When he arrived at Yankee Stadium as a rookie in 1950, Jackie Jensen was supposed to be the succesor to Joe DiMaggio. That didn't quite work out, but Jensen still managed an excellent career, winning the 1958 Most Valuable Player Award and earning three All-Star selections. A power-hitter with speed, Jensen led the league in stolen bases once and hit as many as 20 homers in a season six straight years. Batting in the middle of a potent Red Sox attack, he paced the league in RBI three times before retiring due to his fear of flying.

Career

Jensen was born in San Francisco, California. His parents divorced when he was five, and he was raised by his mother, who frequently moved the family. After serving in the Navy toward the end of World War II, he became an All-American in two sports at the University of California. As a baseball pitcher and outfielder, he helped California to win the inaugural College World Series in 1947. He pitched Cal to victory in the regional final by outdueling Bobby Layne of Texas, and in the championship Cal defeated a Yale team featuring future President George Bush. As a football halfback, Jensen was a consensus All-American as a junior in 1948, becoming the first Cal player to rush for 1,000 yards. In the season-ending 7-6 victory over Stanford he ran for 170 yards, kicked a punt for 67 yards, and had a 32-yard run late in the game in a 4th-and-31 situation. Cal ended the regular season at 10-0 under coach Pappy Waldorf, winning a share of its first Pacific Coast Conference title in ten years, and Jensen placed fourth in the Heisman Trophy voting, with Doak Walker taking the award. In the 1949 Rose Bowl, Jensen scored a touchdown in the first quarter to tie the game 7-7, but 4th-ranked Cal was upset 20-14 by 7th-ranked Northwestern.

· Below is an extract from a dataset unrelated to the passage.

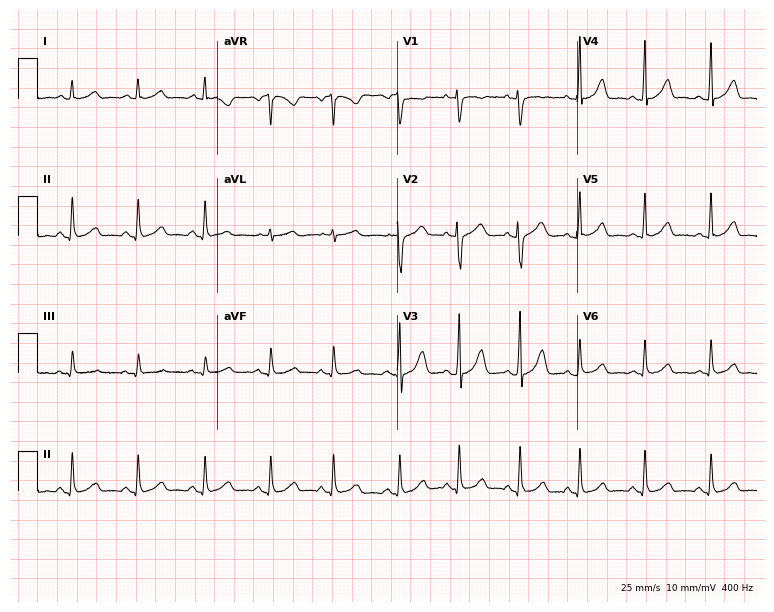
12-lead ECG from a 44-year-old woman. Recorded interpretation: within normal limits.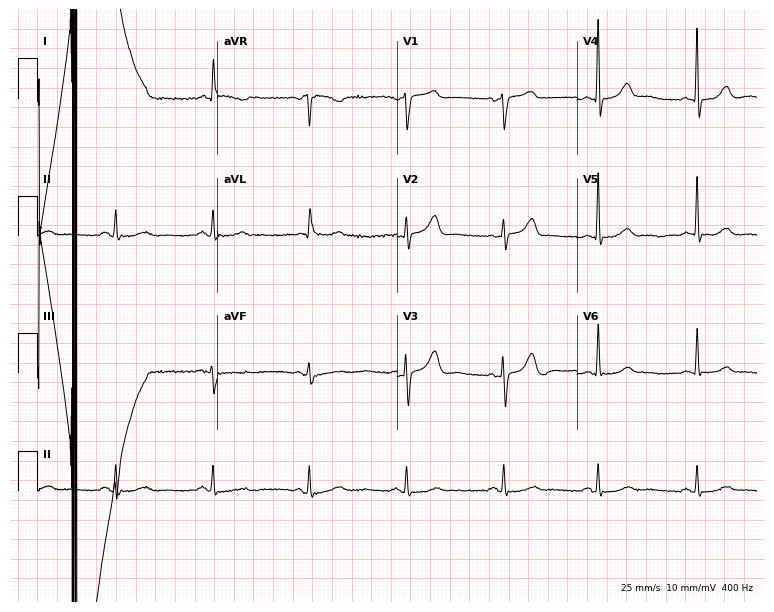
12-lead ECG from an 82-year-old female. Recorded interpretation: within normal limits.

In 1949 Jensen, who batted and threw right-handed, left college after his junior year and signed with the Oakland Oaks in the Pacific Coast League. His contract – along with Billy Martin's – was sold to the New York Yankees in 1950 with the intention of him being a backup for Joe DiMaggio. But he played in only 108 games for the Yankees over three years, primarily in left field. He appeared as a pinch runner for Bobby Brown in the eighth inning of Game 3 of the 1950 World Series against the Philadelphia Phillies, but was in the game only briefly before Johnny Mize popped up to end the inning. Jensen did not stay in the game defensively, and the Yankees completed a sweep of the Phillies in Game 4; he did not appear in the 1951 Series against the New York Giants.

Following the arrival of Mickey Mantle with the Yankees, in May 1952 Jensen was sent to the Washington Senators in a six-player deal, and he made his first All-Star team. He finished the season with a .286 batting average and 80 RBI, leading the league with 17 assists and placing third in the AL with 18 steals, a total he duplicated in 1953. He was traded to the Red Sox in December 1953, and led the AL with 22 steals in 1954, also finishing third in RBI (117) and fourth in home runs (25). But despite his speed he also set a major league record by grounding into double plays 32 times, breaking Bobby Doerr's 1949 total of 31; the record would stand until Jim Rice grounded into 36 double plays in 1984. No longer facing the pressure of becoming his team's principal star, Jensen again made the All-Star team in 1955, leading the league with 116 RBI and finishing tenth in the MVP vote. In 1956 he batted a career-high .315 and led the AL with 11 triples, and in 1957 he had 103 RBI and led the league in both assists (16) and double plays (4).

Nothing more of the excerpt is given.